11.1 : Kromatografik Yöntemler: Terminoloji

Kromatografi, kimya, biyoloji, çevre bilimi ve eczacılık gibi alanlarda, bir karışımın bileşenlerini ayırmak ve aralarındaki maddeleri tanımlamak için yaygın olarak kullanılan bir analitik tekniktir. Kromatografi süreci, iki farklı faz arasındaki etkileşimlere dayanır. Bu fazlar, sabit faz ve hareketli fazdır. Sabit faz (stasyoner faz), bir destek materyaliyle yerinde sabitlenirken, hareketli faz (mobil faz), çözünenleri taşıyarak sabit fazın üzerinden hareket eder. Hareketli faz sabit fazın içinden geçerken karışımın bileşenleri kimyasal özelliklerine bağlı olarak her bir faz ile farklı şekilde etkileşime girer ve bu da ayrılmalarına yol açar.

Kromatografi, mobil ve sabit fazların yapısına göre, gaz kromatografisi (GC), sıvı kromatografisi (LC) ve ince tabaka kromatografisi (TLC) gibi birkaç türe ayrılır. Her tür, analiz edilen maddelerin fiziksel durumuna ve ayrılma işleminin istenen çözünürlüğüne bağlı olarak belirli uygulamalar için uygundur.

Kromatografi kolonundan akan sıvı, çözücüyü ayıran dedektörden geçer ve bu dedektör, çözünen maddeleri tespit ettiğinde bir sinyal oluşturur. Bu sinyal, daha sonra elüsyon süresine veya elüsyona uğrayan çözelti hacmine karşı çizilir ve kromatogram olarak bilinen bir dizi pik elde edilir.

Kromatografide, birkaç anahtar terim süreci ve sonuçları tanımlamaya yardımcı olur. Retensiyon hacmi, bir analiti enjeksiyon noktasından kromatogramdaki maksimum pik noktasına taşımak için gereken hareketli fazı ifade eder. Yakından ilişkili olan retensiyon süresi, bir analitin sistemden geçmesi için gereken süredir. Bu, retensiyon hacminin hareketli fazın akış hızına bölünmesiyle hesaplanır. Bir diğer önemli kavram, analitin sabit fazda geçirdiği zamanın hareketli fazda geçirdiği zamana oranını ölçen retensiyon faktörüdür (genellikle kapasite faktörü olarak adlandırılır).

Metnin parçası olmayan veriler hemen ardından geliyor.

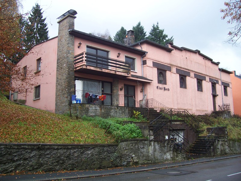 Sujet:D'Gebai vum fréiere Kino Nord Source:Eege Foto vum User:Tom Alfa
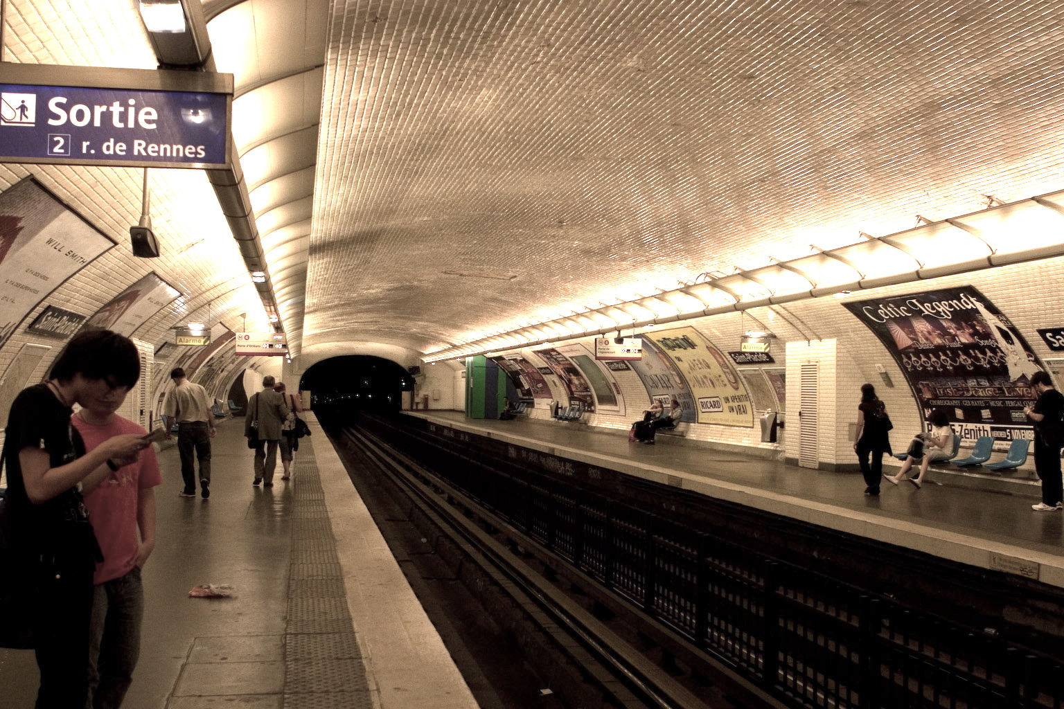 Paris Metro Saint-Placide station
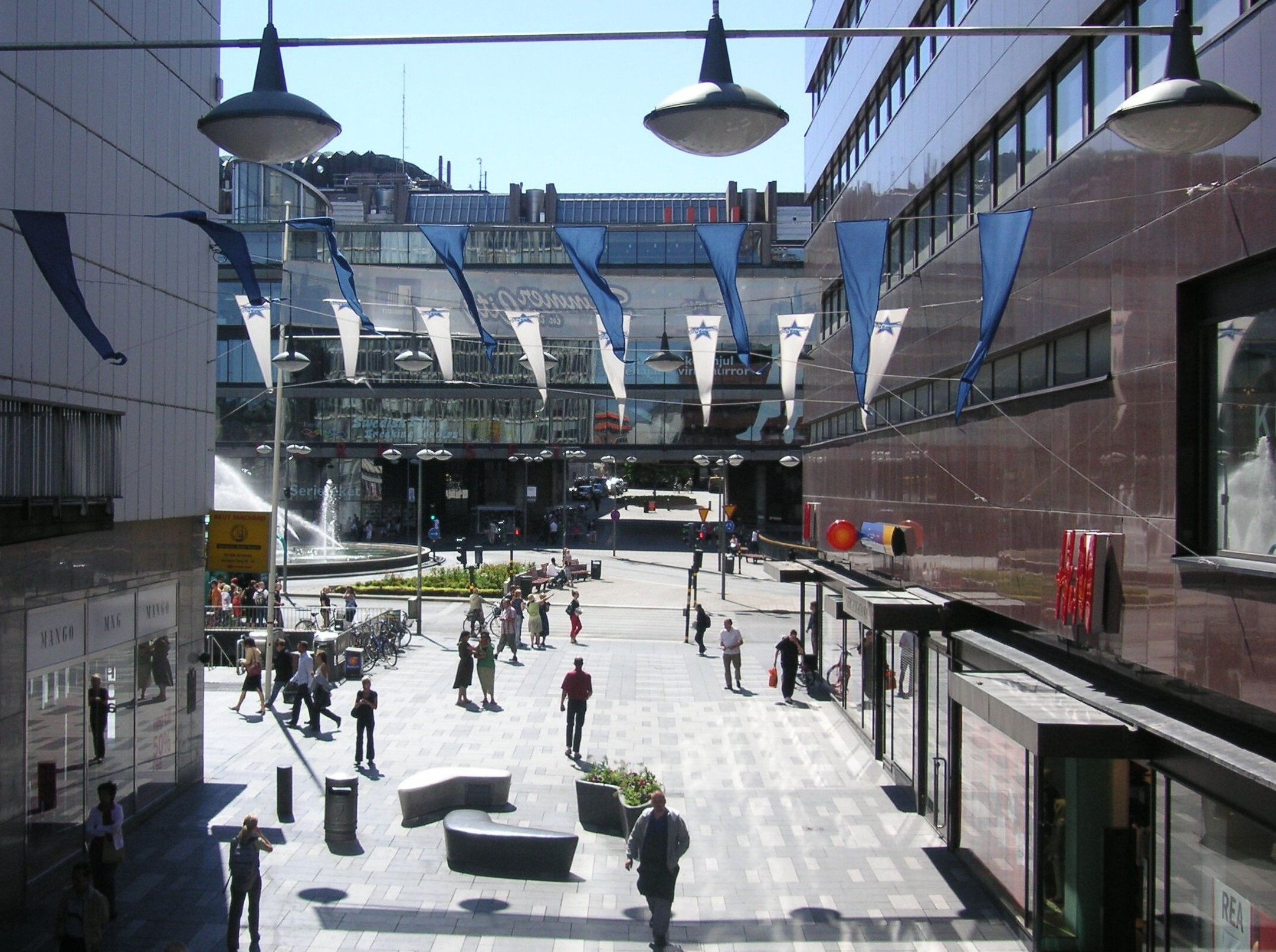 Hötorgscity, Sergelgatan och Sergels torg i Stockholm
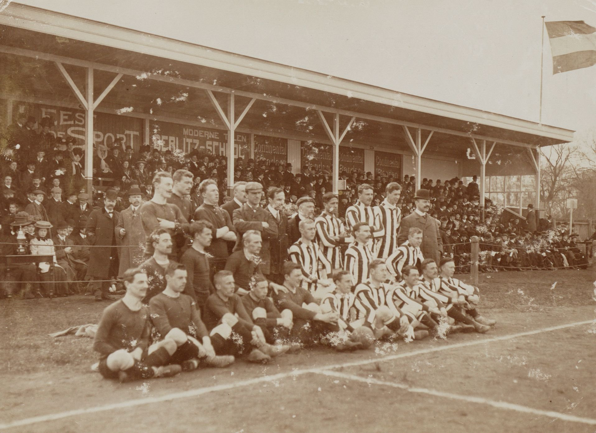 Nederlands elftal en Belgisch elftal poserend voor de interland Nederland-België. Nederlands elftal, staand van links naar rechts: Karel Heijting, Reinier Beeuwkes, Louis Otten en Hirschmann (NVB, met bolhoed). Zittend, middelste rij: Kees Bekker, Bok de Korver en Noud Stempels. Zittend, voorste rij: Caius Welcker, Edu Snethlage, Jan Akkersdijk, Jan Thomée en Herman Jurgens. Nederland - België (3-1), gespeeld op 26 april 1908 op het Sparta-terrein te Rotterdam. Opstelling: Reinier Beeuwkes (DFC), Karel Heijting (HVV, aanvoerder), Louis Otten (Quick den Haag), Kees Bekker (HBS), Bok de Korver (Sparta), Noud Stempels (Quick den Haag), Caius Welcker (Quick den Haag), Edu Snethlage (Quick den Haag), Jan Akkersdijk (Velocitas Breda), Jan Thomée (Concordia) en Herman Jurgens (Sparta). Voor België speelden: Henri Leroy, Roger Piérard, Edgard Poelmans, Guillaume Van den Eynde, Charles Cambier, Camille van Hoorden, Maurice Tobias, Jules Suetens, Robert de Veen, Louis Saeys, Georges Hebdin, Georges Mathot.
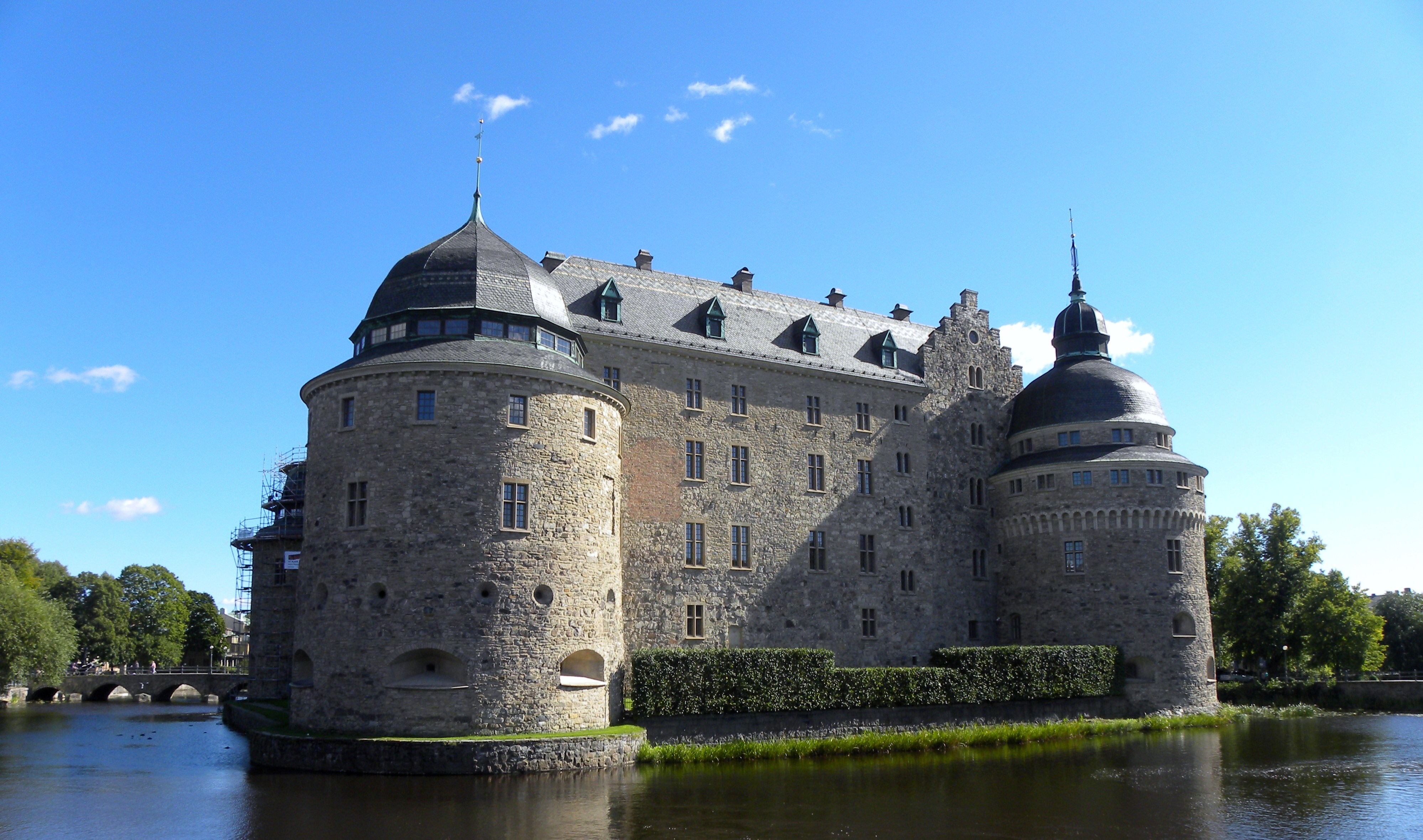 Örebro slott 2012

Ayrıca, tutunma süresi, tutulmamış çözünen maddelerin sistemden elüe olması için geçen süreyi gösterir. Karşılık gelen boşluk hacmi, bu tutulmamış çözünen maddelerin elüe edilmesi için gereken hareketli faz miktarıdır. Bir kromatogramdaki pikleri tartışırken, pik genişliği, pik çizgisi genişliği olarak da bilinir, pikin taban çizgisindeki genişliği olarak tanımlanır, pikin yükselmeye başladığı ve pik taban çizgisine geri döndüğü yer ölçülür. Son olarak, çözünürlük, iki bitişik pik arasındaki ayrım derecesini ölçer ve bir karışımın bileşenlerinin birbirinden ne kadar iyi ayırt edildiğini yansıtır.